The device had been positioned to capture the desk, the computer, and anyone sitting in the chair.
“Don’t touch anything else,” Mia said when I called her. “Photograph it where it is.”
We found a second device beneath the living-room bookshelf.
Then a microphone taped behind the headboard in my bedroom.
My bedroom.
The room where I had cried.
The room where I had whispered to my unborn babies.
The room where I had talked to Emily and Mia.
Derek had been listening.
Watching.
Waiting for me to say something he could use.
I sat on the edge of the bed, shaking.
“How long?” I asked.
Emily stood beside me.
“How long has he been recording me?”
She did not answer.
Neither of us wanted to guess.
A digital-forensics specialist arrived the next morning.
He removed the devices and examined our wireless network.
“The cameras were transmitting to a cloud account,” he said.
“Can you find out whose account?”
“Possibly, with legal process.”
“Were they recently installed?”
He studied one of the devices.
“This model was released almost three years ago.”
Three years.
Derek had been watching me long before he left.
Long before the fake vasectomy.
Long before the pregnancy.
Maybe even while he was telling me that our marriage was fine.
The anonymous number sent another message.
Tomorrow. Eleven a.m. First Citizens Bank lobby on Tryon Street. Come with your attorney. Do not tell the police.
Mia read the message twice.
“It could be a trap.”
“It could be the only person who knows what Derek planned.”
“We’re not going alone.”
The next morning, Mia arranged for a private investigator named Marcus Reed to sit across the lobby pretending to read a newspaper.
Emily waited in a car nearby.
I sat beside Mia beneath a chandelier, watching people pass through the revolving doors.
At exactly eleven, a woman entered.
She was in her early forties.
Tall.
Thin.
Dark hair pulled tightly behind her head.
She wore sunglasses despite the cloudy weather.
When she removed them, I saw a pale scar running from her left eyebrow toward her temple.
She stopped when she saw me.
For several seconds, neither of us spoke.
Then she said, “You look like I did.”
A chill passed through me.
“Who are you?”
She sat across from us.
“My name is Rachel Lawson.”
Mia opened her notebook.
“How do you know Derek?”
Rachel looked at me.
“I was married to him.”
The bank lobby seemed to tilt.
“That’s impossible.”
“He told you he had never been married before.”
“Yes.”
“He lies.”
“When?”
“Twelve years ago. We were married for nineteen months.”
I stared at her.
“His last name was Collins.”
“He used Derek Cole professionally during that period. Cole is his middle name.”
“Why didn’t I find anything?”
“Our marriage record was sealed after an identity-theft investigation.
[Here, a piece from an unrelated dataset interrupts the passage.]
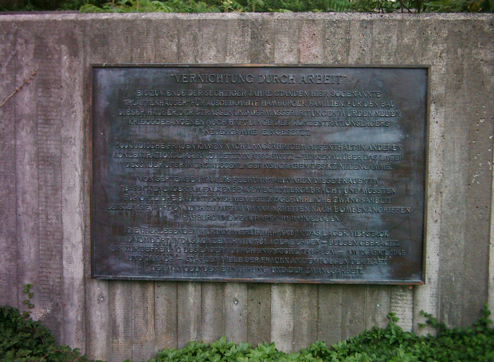 Gedenktafel Vernichtung durch Arbeit. Es erinnert an die Opfer des 2. Weltkriegs, die hier zur Arbeit gezwungen wurden und in Hamburger Konzentrationslagern ums Leben kamen. Die Tafel befindet sich am Ortsamt Süderelbe in Hamburg-Neugraben-Fischbek.

His mother paid my attorney to push everything through quietly.”
“Identity theft?”
Rachel gave a humorless smile.
“Mine.”
She opened her handbag and placed a photograph on the table.
Derek looked younger, but it was him.
He stood beside Rachel outside a courthouse.
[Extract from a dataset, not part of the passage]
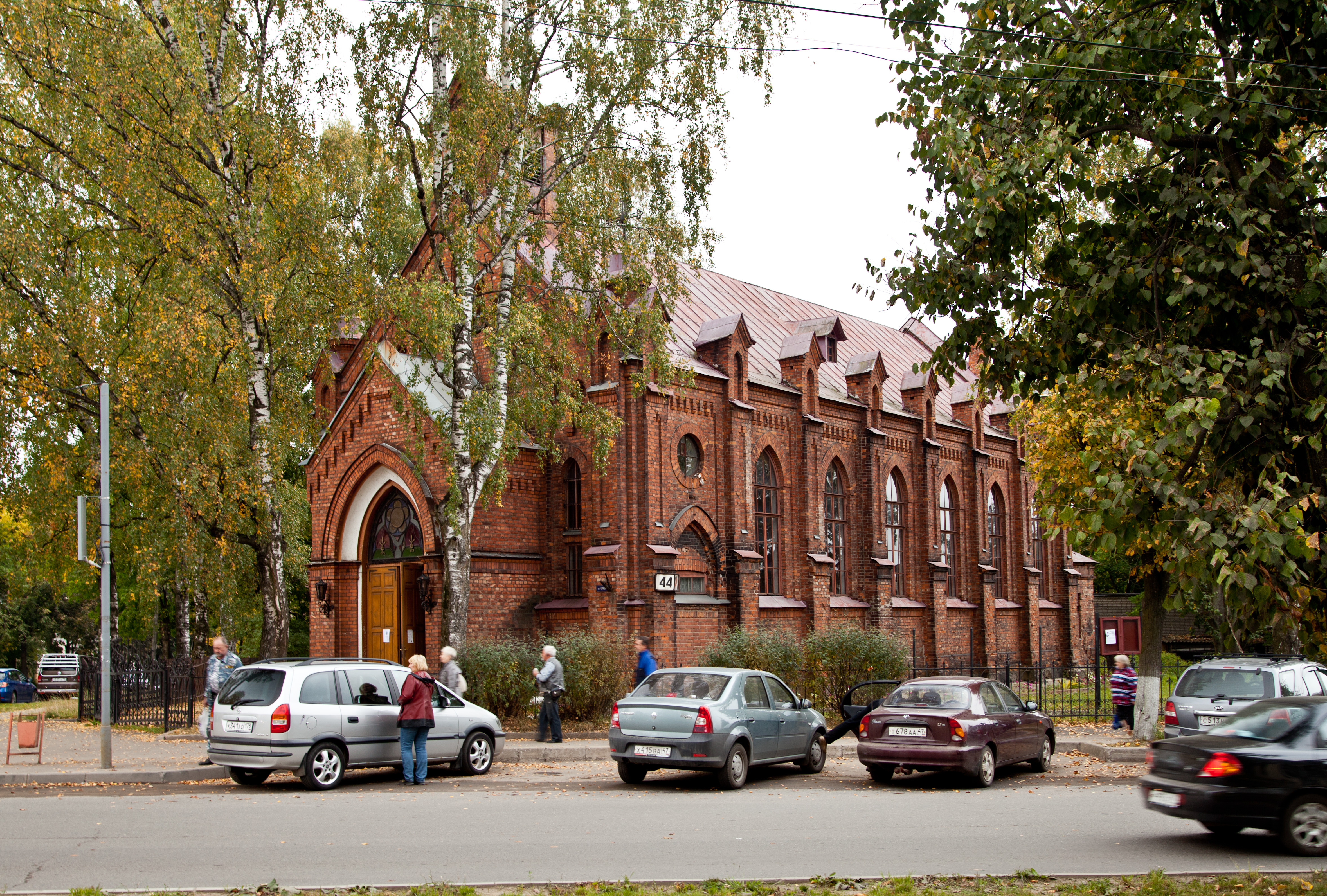 (Санкт-Петербург и Лен.область, Луга, урицкого улица, 44)

My mother-in-law stood behind them.
Jessica stood at the edge of the photograph.
My breath caught.
“She knew him then?”
“Jessica has known Derek since they were teenagers.”
“He told me they met at work.”
“They began working together because his mother arranged it.”
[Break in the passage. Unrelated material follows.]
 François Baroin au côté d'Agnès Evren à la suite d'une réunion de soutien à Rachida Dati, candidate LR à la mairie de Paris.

Rachel pulled out another photograph.
Jessica was standing in my wedding venue.
The same expression I had seen in the photograph sent to my phone.
Watching.
Waiting.
“Why was she at my wedding?”
“To make sure Derek went through with it.”
I felt sick.
Mia leaned forward.
“Mrs. Lawson, begin at the start.”
Rachel’s hands trembled as she folded them together.
“I met Derek when I was twenty-seven. My father had died six months earlier and left me a small commercial property. Derek was charming. Patient. He made me feel protected.”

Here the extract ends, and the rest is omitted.